ContractsProf Blog

Editor: Myanna Dellinger
University of South Dakota School of Law

Thursday, June 4, 2015

Important Wrap Contracts Decision from Judge Weinstein (EDNY)

JackbweinsteinPlaintiff Adam Berkson,  alleges that the defendant, Gogo, misled him and a putative class of similarly situated consumers, who signed up for in-flight wifi service through Gogo's website. Plaintiffs allege that the website led them to believe that they were signing up for a one-month subscription.  Gogo claims that its site clearly provides for automatic renewal, as well as mandatory arbitration and choice of venue.  Plaintiffs allege breach of the implied covenant of good faith and fair dealing, unjust enrichment, and violations of consumer protection statutes.  Gogo responded with a motion to transfer venue, compel arbitration and dismiss for lack of standing.  As the first two parts of Gogo's motion related to its terms of use, Judge Weinstein had to address plaintiffs' claim that they were not bound by hidden terms.  

In an 83-page memorandum and order of the case, available hereJudge Weinstein denied all three parts of Gogo's motion.  Judge Weinstein identifies three policy questions raised by the suit.  We are most interested in the first: 

[H]ow should courts deal with hybrid versions of “browsewrap” and “clickwrap” electronic contracts of adhesion (referred to in this memorandum as “sign-in-wraps”) that do not provide internet users with a compelling reason to examine terms favoring defendants?

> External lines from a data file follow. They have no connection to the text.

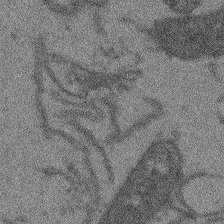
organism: Arabidopsis thaliana
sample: Root tip
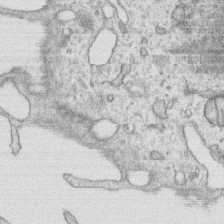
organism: Human
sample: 1205lu cells
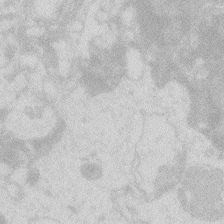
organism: Zebrafish
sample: Macrophage
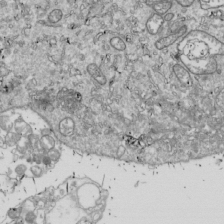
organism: Drosophila
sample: Cell division; meiosis; drosophila spermatocytes
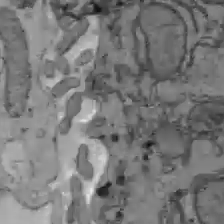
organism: C57BL Mouse
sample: Liver
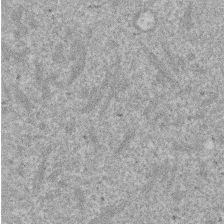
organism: Mouse
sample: Dividing mouse embryo 1 cell stage
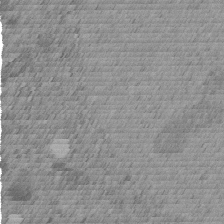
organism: C. elegans
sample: C. elegans embryo early stage
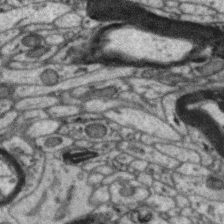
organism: Zebra finch
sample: Brain
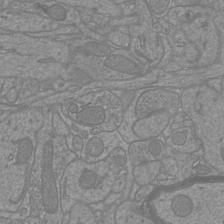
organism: Mouse
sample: Cortical neurons
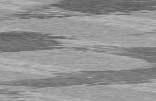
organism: C57BL Mouse
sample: Heart
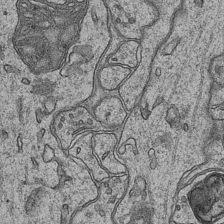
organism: Mouse
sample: CA1 Hippocampus
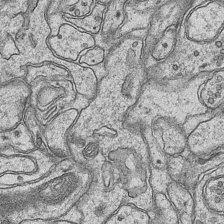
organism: Mouse
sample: CA1 Hippocampus
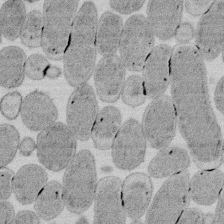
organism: E. coli
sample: Bacterial nucleoid
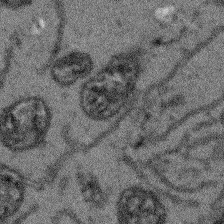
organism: Arabidopsis thaliana
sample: Root tip

We note in passing that in defining his terms and throughout the opinion, Judge Weinstein relies on Nancy Kim's book, Wrap Contracts.  He also takes note of other excellent work by scholars whose work has been featured on this blog, such as Oren Bar-Gill, Woodrow Hartzog Juliet Moringiello and Tess Wilkinson-Ryan, among others.

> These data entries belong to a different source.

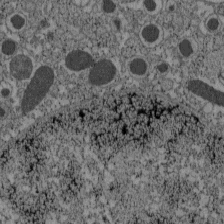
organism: C57BL Mouse
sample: Pancreatic islet
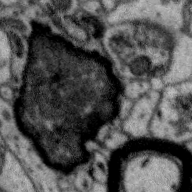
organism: Zebra finch
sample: Brain

Judge Weinstein concluded that, in the circumstances present in the case, "the average internet user would not have been informed. . . that he was binding himself to a sign-in-wrap" and that the wrap contract thus "does not support the venue and arbitration clauses relied upon by defendants."  The relevant facts are a bit different for the two named plaintiffs, but the basic gist is that they would have to click on the words "terms of use" in order to gain access to them, and they could agree to those terms of use without clicking on the words.  In addition, Gogo's arbitration and venue provisions were not added until after plaintiffs signed up for the service.

After a truly impressive survey of the caselaw and the scholarly literature, Judge Weinstein emerges with some general principles:

  • “terms of use” will not be enforced where there is no evidence that the website user had notice of the agreement;
  • “terms of use” will be enforced when a user is encouraged by the design and content of the website and the agreement’s webpage to examine the terms clearly available through hyperlinkage; and
  • “terms of use” will not be enforced where the link to a website’s terms is buried at the bottom of a webpage or tucked away in obscure corners of the website where users are unlikely to see it.

Applying these principles, Judge Weinstein concludes that Gogo could not establish that the named plaintiffs knowingly bound themselves to Gogo's terms of use.  Along the way, Judge Weinstein notes that some of the wrap contract cases are not correctly decided and do not accurately apply precedent.  He also makes clear that the design and presentation of the contract matter in determining whether a consumer has had an opportunity to give meaningful consent to terms in a wrap contract.